Чепенков сразу умолк.

– А я в библиотеку не ходок, – сказал Карякин. – Слишком уж вас там много.

Чепенков не произнес ни слова. Карякин тоже молчал, но пропетый Чепенковым романс привязался к нему. Вечером он подберет его на аккордеоне. «Средь шумного бала, случайно…» стояло в ушах у Карякина. Он осмотрел мотор, влез в самолет и опробовал пулеметы. Все в порядке. «В тревоге мирской суеты…» Включил мотор.

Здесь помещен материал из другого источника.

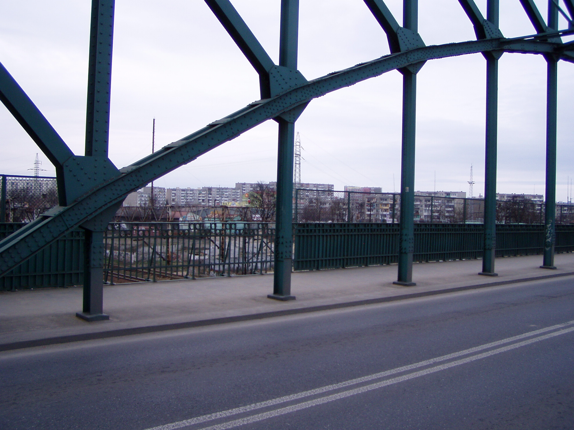 Nitowana konstrukcja mostu z 1914 w ciągu ulicy Kościuszki w Gdańskim Wrzeszczu. W tle osiedle Zaspa.
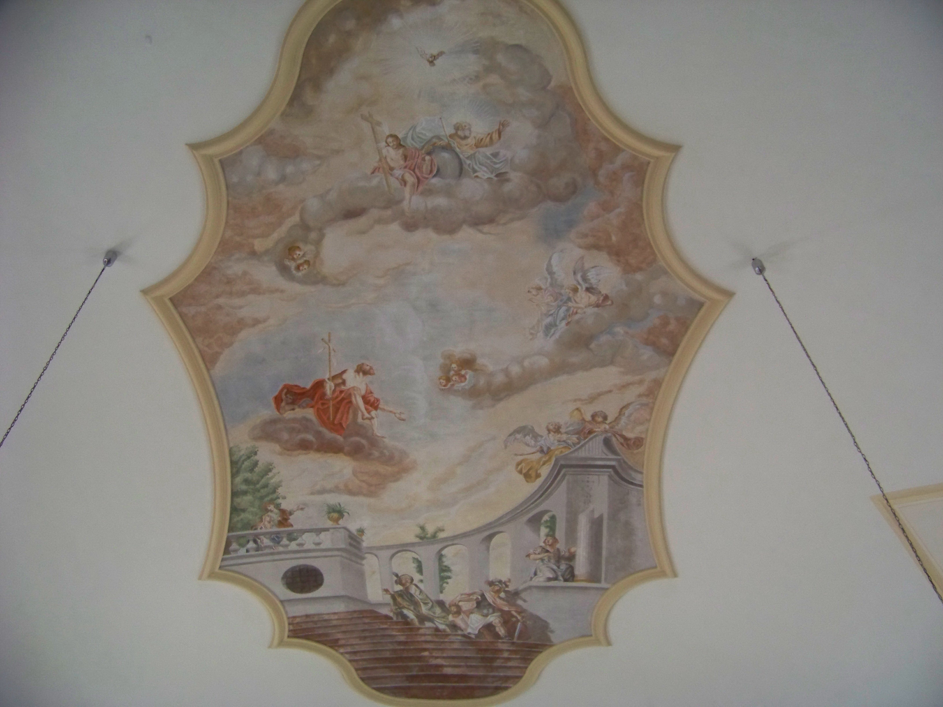 Neufahrn in Niederbayern. Hebramsdorf 5. Filialkirche St. Johannes der Täufer. Erbaut 1730, über älterem Kern; mit Ausstattung. Deckengemälde im Langhaus

Ракета. Самолет Карякина помчался по белому полю, оторвался от земли. Лес поплыл под самолетом. «…Тебя я увидел, но тайна твои покрывала черты…» Нужно сделать разворот вправо, чтобы дать Чепенкову пристроиться, чище, чище развернуться: ведь Батя наблюдает с аэродрома за взлетом. Вот Чепенков уже в воздухе. Пора убрать шасси. Теперь нужно пройти над самой вершиной бугра. Такой установился обычай: при каждом боевом вылете пролетать над бугром, салютуя могиле Никритина. Как странно возникают обычаи! Никто никогда об этом не говорил, не условливался, никаких таких приказаний не было, а вот каждый на взлете, идя в бой, непременно промчится над самой могилой.